No Variation on Varian
Last month, Agilent announced its intent to acquire instrument and vacuum firm Varian for $1.5 billion [See PM 07/30/09]. Shortly afterward, a Varian investor filed a lawsuit challenging the proposed purchase [see PM 08/06/09].
The company this week declined update the pending acquisition or the lawsuit but said that it still anticipates closing on the deal by the end of the year.
The acquisition, the largest in Agilent's history, "is a major step in [its] transformation into a leading bio-analytical measurement company," Sullivan said. "We can build on our complementary technologies and we each bring expertise and experience across different geographies and applications.
"We just think Varian is a great franchise or we would not move forward," he continued. "There are lots of factors that go into [an acquisition] and we just think it is going to be a great fit for us as we go through the regulatory" process.
By the Numbers
For the quarter, Agilent posted a net loss of $19 million, compared to a profit of $169 million in Q3 2008.
During the quarter, the company took a charge of $81 million related to its restructuring and asset repairment. It also had a charge of $11 million for non-cash amortization. Agilent recognized a tax benefit of $36 million and had $16 million of other net charges.
Geographically, European revenues saw the biggest slide, 31 percent year over year. The Americas were down 28 percent and Asia-Pacific was off 22 percent.
In Bio-Analytical Measurement, Europe was down 22 percent year over year and the Americas were off 13 percent.
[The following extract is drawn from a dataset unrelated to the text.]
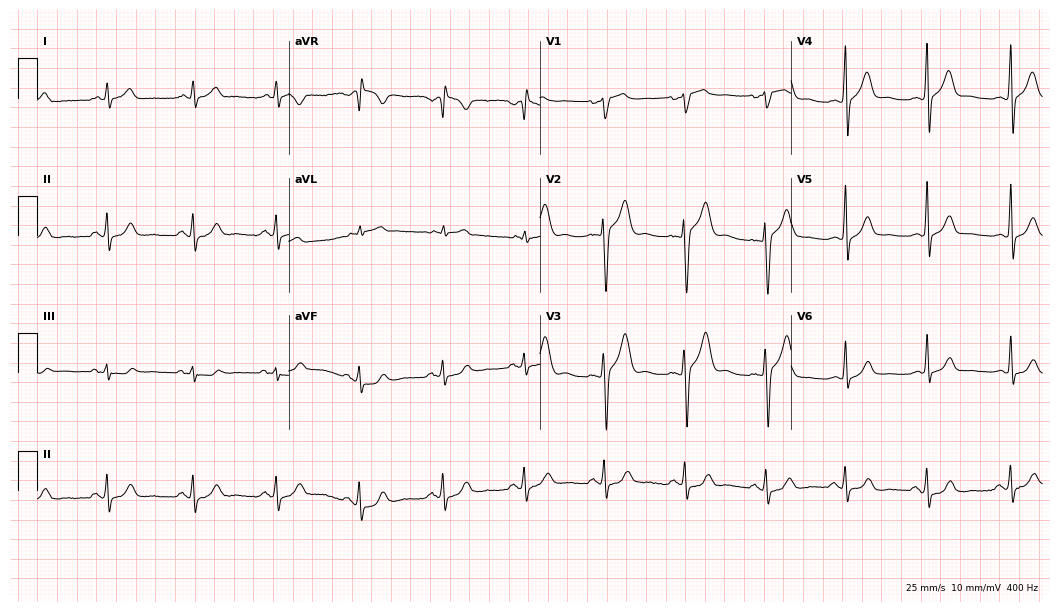
Standard 12-lead ECG recorded from a man, 43 years old. Read as a normal ECG.

Asia continued to grow, though, with China up 48 percent, fueling 19 percent growth in Asia outside of Japan where revenues rose 8 percent.
R&D spending for the quarter was down 10 percent year over year to $153 million while SG&A spending was down 7 percent to $387 million.
Starting in late 2008, the company started restructuring its business in order to bring down costs. Cumulatively $525 million in savings is expected to be achieved from the effort, which included a reduction in its workforce of about 3,800 employees, as well as cuts in the pay of existing employees and unpaid furloughs.
Yesterday, Sullivan announced that beginning Nov. 1 all remaining employees will be restored to full pay and full work weeks.
Agilent said that as of July 31, it had $1.48 billion in cash and cash equivalents.